This work addresses the challenge of improving data efficiency and adaptability of reinforcement learning (RL) agents in downstream tasks through unsupervised pretraining. We propose a discounted empowerment framework—grounded in information-theoretic empowerment—that balances short-term responsiveness and long-term environmental controllability over temporal horizons, yielding more generalizable initial policies. To our knowledge, this is the first systematic evaluation of empowerment maximization as a universal pretraining paradigm across diverse RL algorithms, including SAC and PPO. Experiments on continuous-control benchmarks demonstrate that policies pretrained with long-horizon discounted empowerment achieve 2.1× faster downstream convergence on average, improve sample efficiency by reducing required interaction data by 37% for equivalent performance, and enhance cross-task transferability. Our results establish empowerment as a theoretically grounded, task-agnostic, and scalable initialization signal, offering a novel paradigm for unsupervised RL pretraining.

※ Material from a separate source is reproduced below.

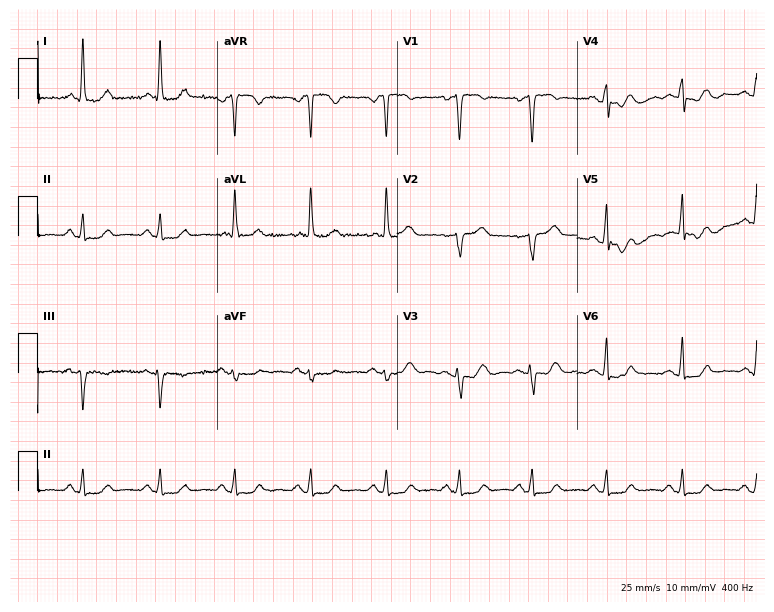
Standard 12-lead ECG recorded from a female, 42 years old. Read as a normal ECG.

Empowerment, an information-theoretic measure of an agent's potential influence on its environment, has emerged as a powerful intrinsic motivation and exploration framework for reinforcement learning (RL). Besides for unsupervised RL and skill learning algorithms, the specific use of empowerment as a pre-training signal has received limited attention in the literature. We show that empowerment can be used as a pre-training signal for data-efficient downstream task adaptation. For this we extend the traditional notion of empowerment by introducing discounted empowerment, which balances the agent's control over the environment across short- and long-term horizons. Leveraging this formulation, we propose a novel pre-training paradigm that initializes policies to maximize discounted empowerment, enabling agents to acquire a robust understanding of environmental dynamics. We analyze empowerment-based pre-training for various existing RL algorithms and empirically demonstrate its potential as a general-purpose initialization strategy: empowerment-maximizing policies with long horizons are data-efficient and effective, leading to improved adaptability in downstream tasks. Our findings pave the way for future research to scale this framework to high-dimensional and complex tasks, further advancing the field of RL.